En el combate contra el colapso ambiental, los activistas no son el problema. Son la solución.
La investigación reciente de la Universidad de Bristol desvela un hecho alarmante: España se suma a Estados Unidos y Alemania como los únicos países democráticos que utilizan legislación contra el crimen organizado para criminalizar el activismo climático. Este fenómeno, que ya se ha extendido por diversos rincones del mundo, es un reflejo de cómo los estados optan por reprimir en lugar de actuar ante la crisis climática.
“Nos parece completamente inaceptable, ya que estos activistas no pueden considerarse en ninguna circunstancia organizaciones mafiosas”, sentencia Oscar Berglund, catedrático de Políticas Internacionales de la Universidad de Bristol. Sin embargo, la maquinaria judicial española avanza contra grupos como Futuro Vegetal, imputados por el delito de organización criminal. La justificación: un supuesto objetivo de asociarse para delinquir.
CRIMINALIZAR LA PROTESTA, IGNORAR LA CRISIS
La estrategia de “criminalizar” el activismo ha evolucionado a medida que crecen las manifestaciones y sus formas disruptivas.
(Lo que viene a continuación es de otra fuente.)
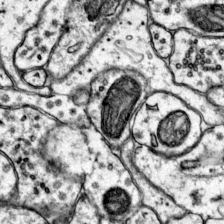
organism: Mouse
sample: Primary visual cortex
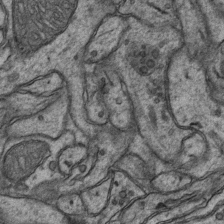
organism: Mouse
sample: CA1 Hippocampus
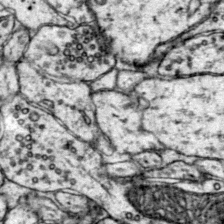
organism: Mouse
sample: Primary visual cortex
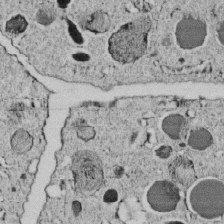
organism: C. elegans
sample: C. elegans embryo early stage
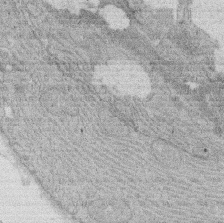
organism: Rat
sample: Salivary granule
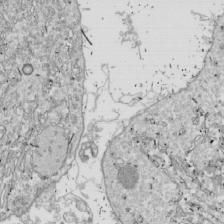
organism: Drosophila
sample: Cell division; meiosis; drosophila spermatocytes
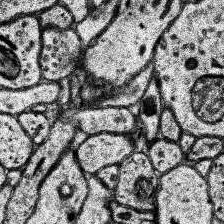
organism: Human
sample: Temporal Lobe
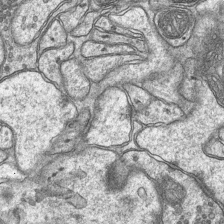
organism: Mouse
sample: CA1 Hippocampus
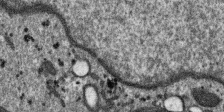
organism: Human
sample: Lung epithelial cells infected with SARS-CoV-2
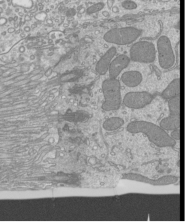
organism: Mouse
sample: Cilia; mouse epididymis
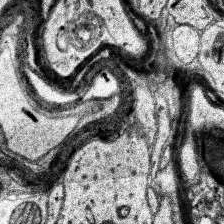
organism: Human
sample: Temporal Lobe
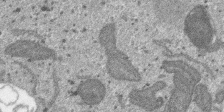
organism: Human
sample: Lung epithelial cells infected with SARS-CoV-2
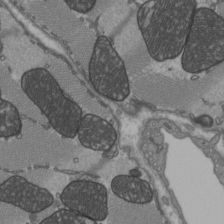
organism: C57BL Mouse
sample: Heart
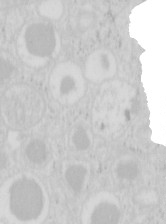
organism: Mouse
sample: Pancreas
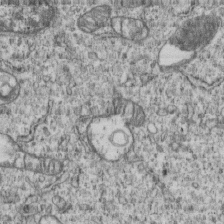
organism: Human
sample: MDA-MB-231 cells

Este endurecimiento no es aislado: responde a un patrón global que incluye nuevas legislaciones antiprotesta, procesos judiciales punitivos, aumento de la vigilancia y hasta la desaparición física de activistas.
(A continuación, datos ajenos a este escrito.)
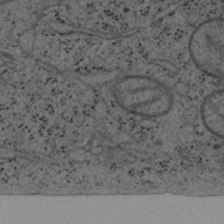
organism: Human
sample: HeLa cells
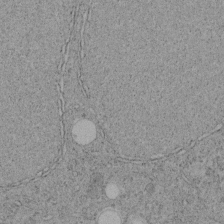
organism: C. elegans
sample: C. elegans embryo early stage
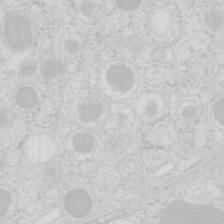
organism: Mouse
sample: Pancreas
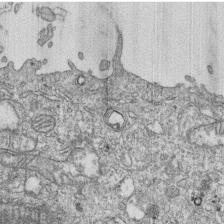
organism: Human
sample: HeLa cell HIV synapse
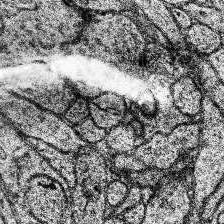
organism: Human
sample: Temporal Lobe
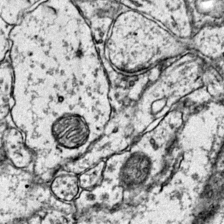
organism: Mouse
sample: Primary visual cortex
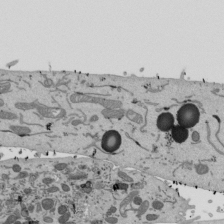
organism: Mouse
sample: ED-1 cell nuclei; centrioles
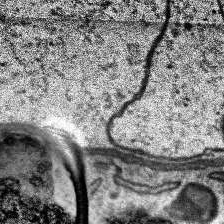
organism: Human
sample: Temporal Lobe
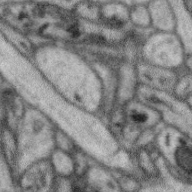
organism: Zebra finch
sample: Brain
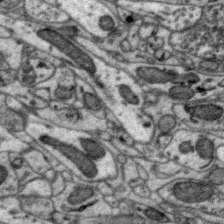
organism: Zebra finch
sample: Brain
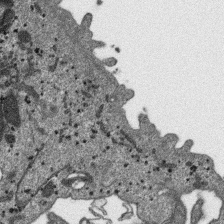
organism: Human
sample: Lung epithelial cells infected with SARS-CoV-2
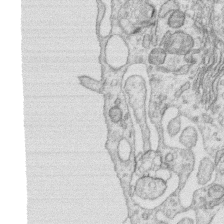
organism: Human
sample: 1205lu cells
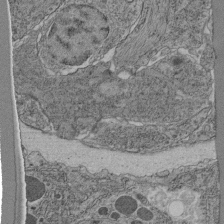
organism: C. elegans
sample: C. elegans pharynx
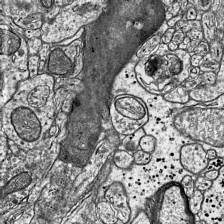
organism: Mouse
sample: Visual Cortex
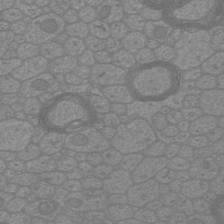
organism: Mouse
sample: Cortical neurons
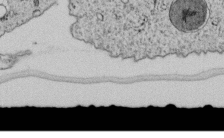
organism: C. elegans
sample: C. elegans embryo early stage
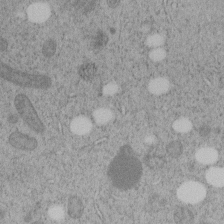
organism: C. elegans
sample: C. elegans embryo early stage
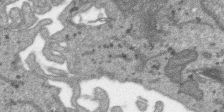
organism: Human
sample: Lung epithelial cells infected with SARS-CoV-2
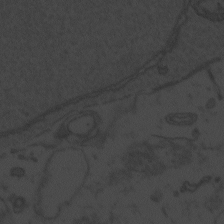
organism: Zebrafish
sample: Macrophage infected with Toxoplasma gondii
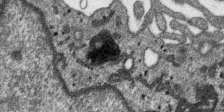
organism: Human
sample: Lung epithelial cells infected with SARS-CoV-2
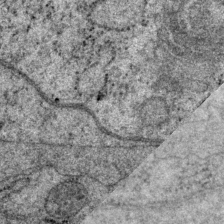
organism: P. pacificus
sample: Pharynx
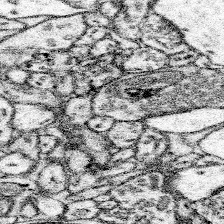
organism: Mouse
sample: Somatosensory cortex neuropil
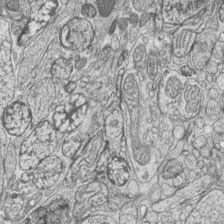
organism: Zebrafish
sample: synaptic ribbons in rod cells and cone cells
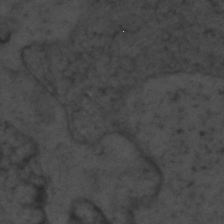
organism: Zebrafish
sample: Zebrafish embryo
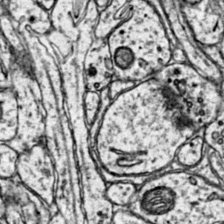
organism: Mouse
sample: Primary visual cortex
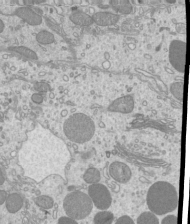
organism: Mouse
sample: Cilia; mouse epididymis
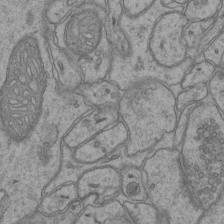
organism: Mouse
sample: CA1 Hippocampus
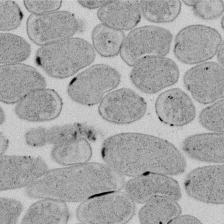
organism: E. coli
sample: Bacterial nucleoid
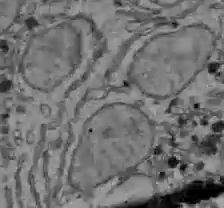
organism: C57BL Mouse
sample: Liver
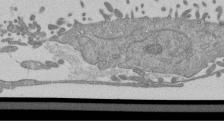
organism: Mouse
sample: ED-1 cell nuclei; centrioles
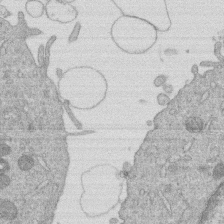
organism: Human
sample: Macrophage cells
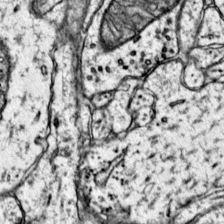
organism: Mouse
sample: Primary visual cortex
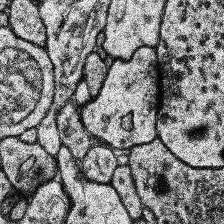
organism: Human
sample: Temporal Lobe
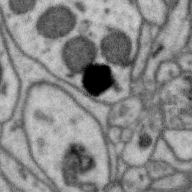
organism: Zebra finch
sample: Brain
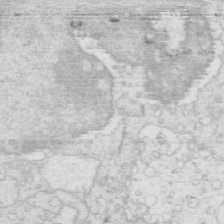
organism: Mouse
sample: Multiciliated cells
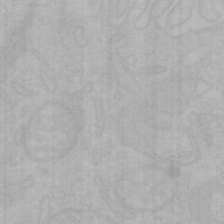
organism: Mouse
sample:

Desde 2019, se han aprobado 22 leyes diseñadas específicamente para restringir las protestas en 14 países monitoreados, según el estudio. España, con su controvertida “Ley Mordaza”, ya demostró que está dispuesta a limitar derechos fundamentales bajo el pretexto de proteger el orden. Estas medidas van acompañadas de una “sobrecriminalización del activismo”, mientras los verdaderos responsables de daños climáticos quedan impunes.
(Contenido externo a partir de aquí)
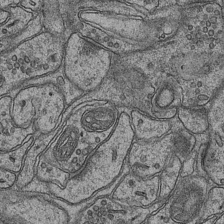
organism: Mouse
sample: CA1 Hippocampus
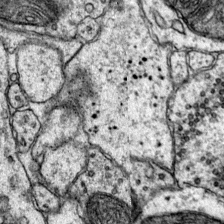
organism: Mouse
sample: Primary visual cortex
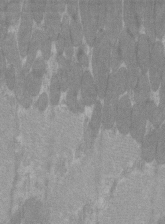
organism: C57BL Mouse
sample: Tibialis anterior muscle cell
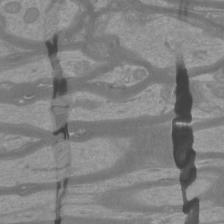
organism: Mouse
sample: Cortical neurons
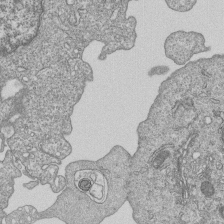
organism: Human
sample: MDA-MB-231 cells
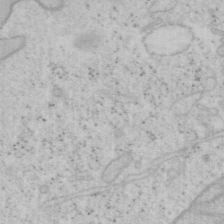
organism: Human
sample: HeLa cells
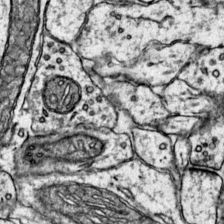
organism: Mouse
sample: Primary visual cortex
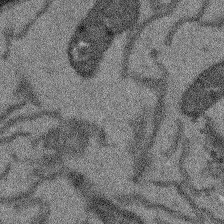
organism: Arabidopsis thaliana
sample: Root tip
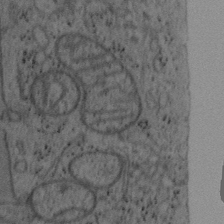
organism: Human
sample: HeLa cells
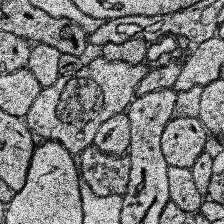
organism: Human
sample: Temporal Lobe
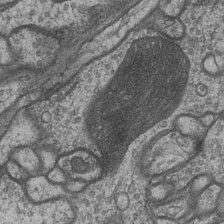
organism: Drosophila
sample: Optic medulla
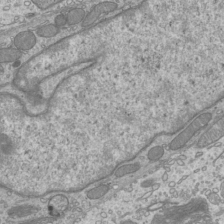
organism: Mouse
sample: Cilia; mouse epididymis
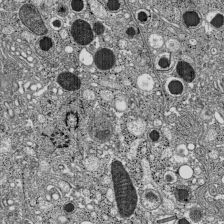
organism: C57BL Mouse
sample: Pancreatic islet
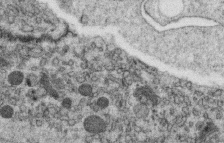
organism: C. elegans
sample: C. elegans oocyte; sperm cells
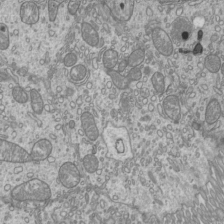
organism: Mouse
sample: Cilia; mouse epididymis
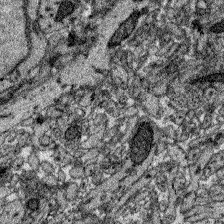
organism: Zebrafish
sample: Larval olfactory bulb
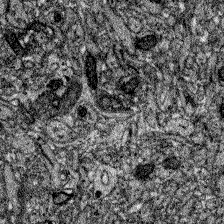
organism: Zebrafish
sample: Larval olfactory bulb
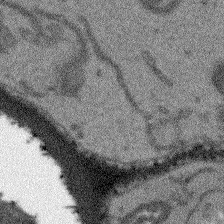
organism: Arabidopsis thaliana
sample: Root tip
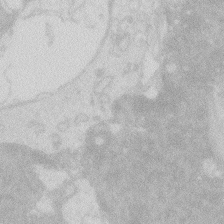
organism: Zebrafish
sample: Macrophage
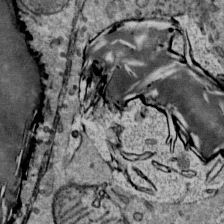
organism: Mouse
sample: Mouse Salivary gland
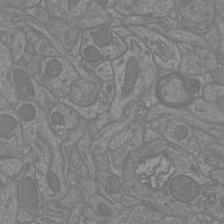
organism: Mouse
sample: Cortical neurons
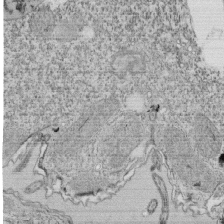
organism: Tetrahymena
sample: Cilia in tetrahymena
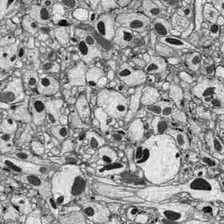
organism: Drosophila
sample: Optic lobe
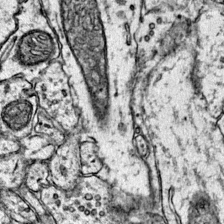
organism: Mouse
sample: Primary visual cortex
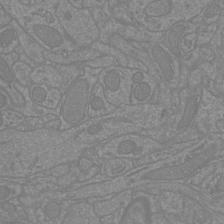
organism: Mouse
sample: Cortical neurons
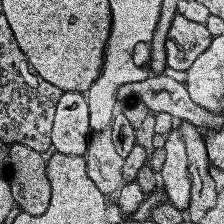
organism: Human
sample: Temporal Lobe
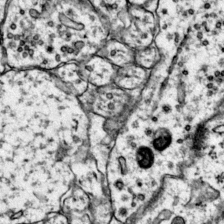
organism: Mouse
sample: Primary visual cortex
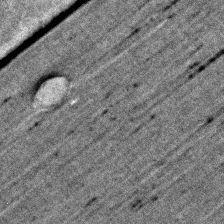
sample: Trachea
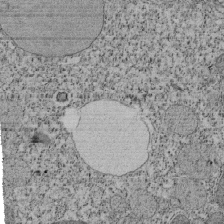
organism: Tetrahymena
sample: Cilia in tetrahymena
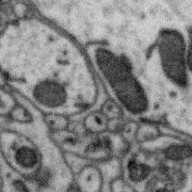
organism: Zebra finch
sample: Brain
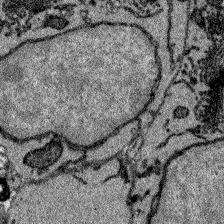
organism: Zebrafish
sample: Larval olfactory bulb
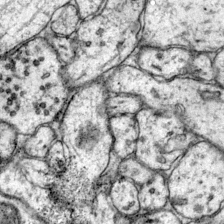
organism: Mouse
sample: Primary visual cortex
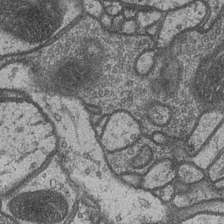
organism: Drosophila
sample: Optic medulla
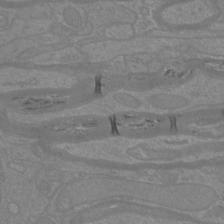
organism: Mouse
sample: Cortical neurons
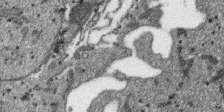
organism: Human
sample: Lung epithelial cells infected with SARS-CoV-2
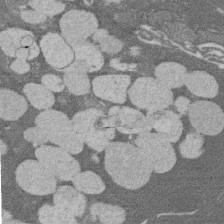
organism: Rat
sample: Salivary granule
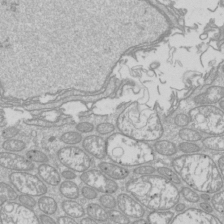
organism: Drosophila
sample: Cell division; meiosis; drosophila spermatocytes
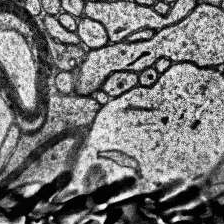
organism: Human
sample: Temporal Lobe
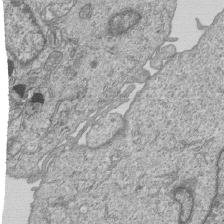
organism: Human
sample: MDA-MB-231 cells
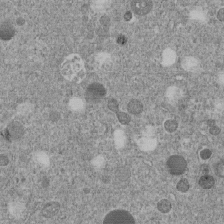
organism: C. elegans
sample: C. elegans embryo early stage

“Se descriminalizan los comportamientos que causan más daños ambientales mientras se persigue a quienes intentan frenarlos”, denuncia el informe.
En España, quince activistas esperan juicio por lanzar agua tintada de remolacha al Congreso en 2022. La Fiscalía pide 21 meses de prisión por daños al patrimonio histórico, ignorando que el verdadero daño es el colapso climático que denuncian.
Mientras tanto, la vigilancia policial aumenta. Detenciones arbitrarias, infiltración en movimientos y amenazas son prácticas comunes. Organizaciones como Greenpeace o Ecologistas en Acción asumen que son constantemente espiadas. Todo ello refleja un esfuerzo consciente por desarticular movimientos que demandan acción climática.
LA DOBLE MORAL DEL PODER
El secretario general de la ONU, Antonio Guterres, lo definió claramente en 2022: “Los verdaderos radicales peligrosos son los estados que aumentan la producción de combustibles fósiles”. No obstante, son los activistas quienes son calificados como peligrosos. En países como Reino Unido, algunos ya cumplen penas de varios años de cárcel, y a menudo se les prohíbe siquiera mencionar el cambio climático en los tribunales.
Esta narrativa busca despolitizar el activismo y, al mismo tiempo, proteger los intereses económicos que perpetúan la crisis climática. “El movimiento climático es visto como una amenaza real para la expansión económica”, explica Berglund. En este contexto, resulta evidente que la represión no responde al caos que generan las protestas, sino al temor que despiertan en los pilares del sistema capitalista.
Mientras tanto, los costos humanos de la crisis climática y la represión del activismo son devastadores. Entre 2012 y 2023, más de 2.000 defensores y defensoras ambientales fueron asesinados en todo el mundo. En Brasil, Filipinas, India y Perú se concentra el mayor número de casos. Aunque España no aparece en estas estadísticas, su participación en la criminalización del activismo la sitúa en la misma senda de represión.
El mundo no necesita más leyes contra las protestas. Necesita justicia climática. En el combate contra el colapso ambiental, los activistas no son el problema. Son la solución.